Theorem. Let $G$ be a group and $N\leq G$. If $|G:N|=2$ then $N\vartriangleleft G$.

Proof. Let $a\in G$. If $a\in N$, $aN=Na$. Now suppose that $a\in G\setminus N$. Then
$$N\cap Na=\emptyset=N\cap aN.$$
Furthermore, since $G=N\cup Na=N\cup aN$, $Na=Na$.

Example. Recall that $|S_n|=n!$ and $|A_n|=\frac{n!}{2}$. Since $|S_n:A_n|=2$, $A_n\vartriangleleft S_n$.
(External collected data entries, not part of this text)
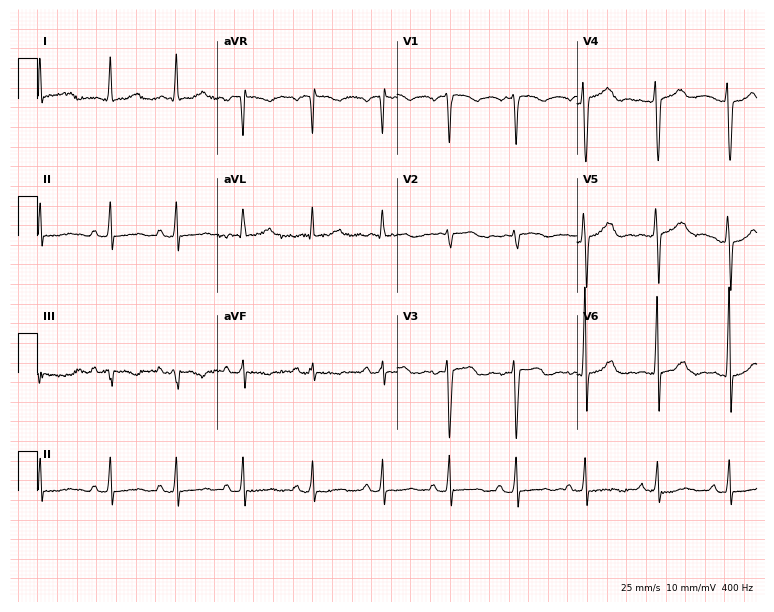
12-lead ECG from a woman, 70 years old. Screened for six findings — first-degree AV block, right bundle branch block, left bundle branch block, sinus bradycardia, atrial fibrillation, sinus tachycardia — none is recorded.
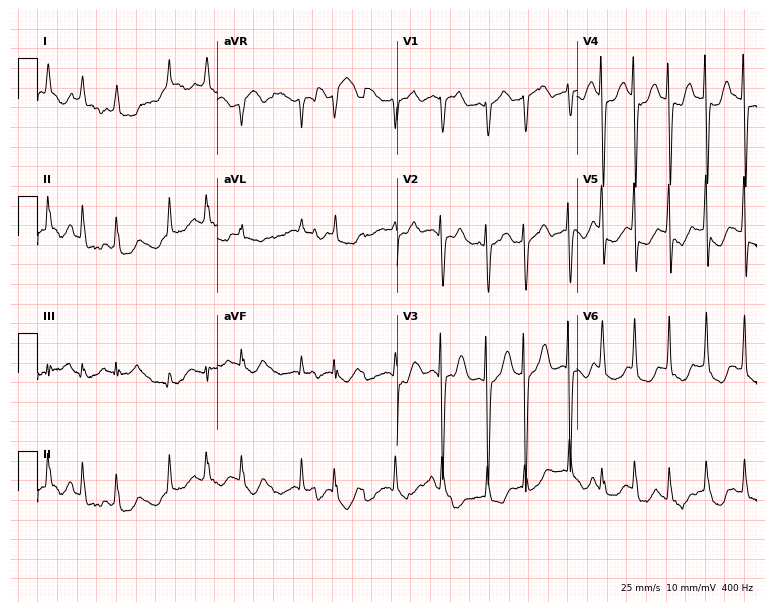
Electrocardiogram (7.3-second recording at 400 Hz), a woman, 82 years old. Interpretation includes atrial fibrillation (AF).
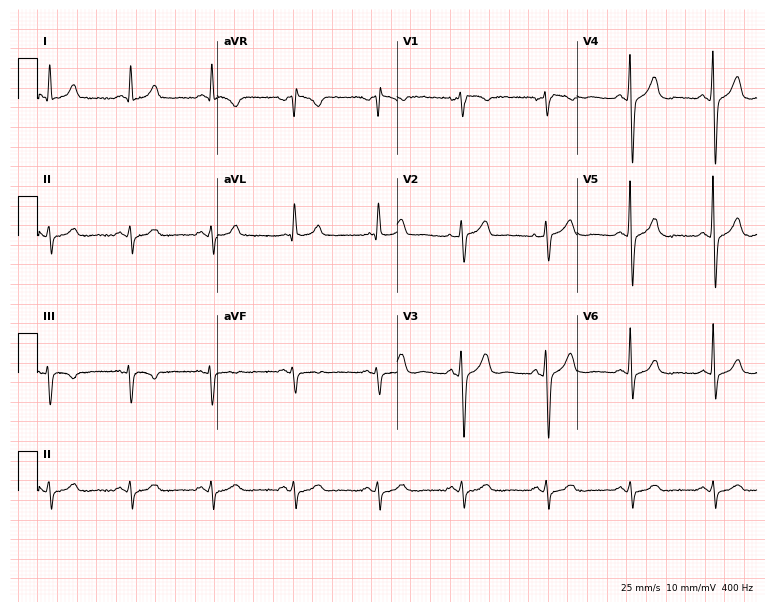
Standard 12-lead ECG recorded from a male, 60 years old. Read as a normal ECG.
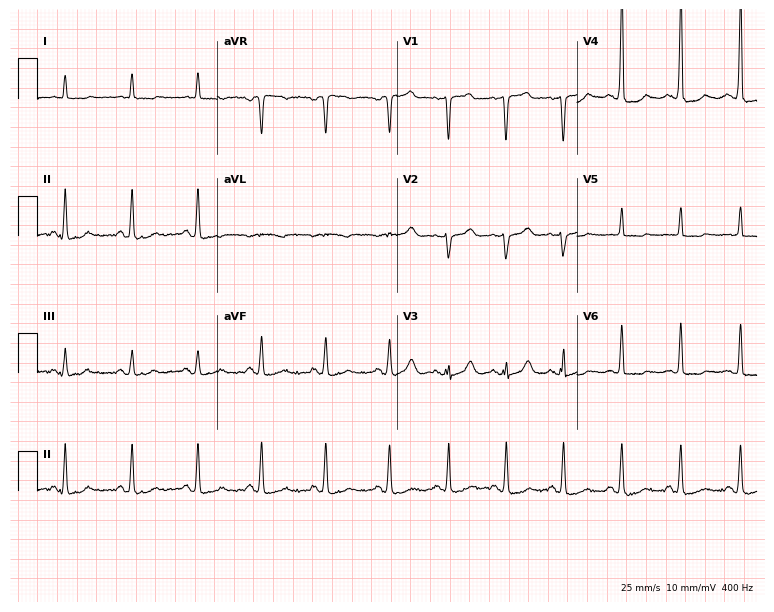
Resting 12-lead electrocardiogram (7.3-second recording at 400 Hz). Patient: a female, 66 years old. None of these six findings is recorded: first-degree AV block, right bundle branch block, left bundle branch block, sinus bradycardia, atrial fibrillation, sinus tachycardia.

Remark. The converse of the above theorem need not be true, namely the index $|G:N|$ of a normal subgroup $N$ in $G$ is not necessarily 2. The 4th dihedral group (we introduced it here)
$$D_4=\{1,\sigma,\sigma^2,\sigma^3,\tau,\sigma\tau,\sigma^2\tau,\sigma^3\tau\}$$
has the following nontrivial subgroups:
\begin{align*}
&\{1,\sigma^2,\sigma\tau,\sigma^2\tau\},\ \{1,\sigma,\sigma^2,\sigma^3\},\ \{1,\sigma^2,\tau,\sigma^2\tau\},\\
&\{1,\sigma^3\tau\},\ \{1,\sigma\tau\},\ \{1,\sigma^2\},\ \{1,\tau\},\ \{1,\sigma^2\tau\}.
\end{align*}
The subgroups of order 4 are normal subgroups of $D_4$ because their indices are 2. The center of $D_4$ is $\{1,\sigma^2\}$, so it is also a normal subgroup of $D_4$. However, $|D_4:Z(D_4)|=4$. The rest of nontrivial subgroups are not normal subgroups of $D_4$.

Remark. $H\vartriangleleft N, N\vartriangleleft G\not\Longrightarrow H\vartriangleleft G$. In the previous remark, $H=\{1,\tau\}$ is a normal subgroup of $\{1,\sigma^2,\tau,\sigma^2\tau\}$ but $H\not\vartriangleleft D_4$.

Example. The center $Z(G)$ of a group $G$
$$Z(G)=\{x\in G: \forall g\in G, xg=gx\}$$ is a normal subgroup of $G$.

Example. If $N\leq Z(G)$ then $N\vartriangleleft G$.

Example. Let $\varphi: G\longrightarrow G’$ be a homomorphism. Then $\ker\varphi\vartriangleleft G$ as seen here.

Example. Let $\mathbb{R}^\ast=\mathbb{R}\setminus\{0\}$. Define $f: \mathrm{GL}(2,\mathbb{R})\longrightarrow\mathbb{R}^\ast$ by
$$f(A)=\det A,\ \mbox{for any}\ A\in\mathrm{GL}(2,\mathbb{R}).$$ Then $f$ is a homomorphism because for any $A,B\in\mathrm{GL}(2,\mathbb{R})$, $f(AB)=\det(AB)=(\det A)(\det B)=f(A)f(B)$. $f$ is also onto: for any $r\in\mathbb{R}^\ast$ let $A=\begin{pmatrix} r & 0\\ 0 & 1 \end{pmatrix}$. Then $A\in\mathrm{GL}(2,\mathbb{R})$ and $f(A)=r$. For any $A\in\mathrm{GL}(2,\mathbb{R})$, $A\in\ker f$ if and only if $\det A=1$ and so $\ker f=\mathrm{SL}(2,\mathbb{R})$. Hence, $\mathrm{SL}(2,\mathbb{R})\vartriangleleft\mathrm{GL}(2,\mathbb{R})$.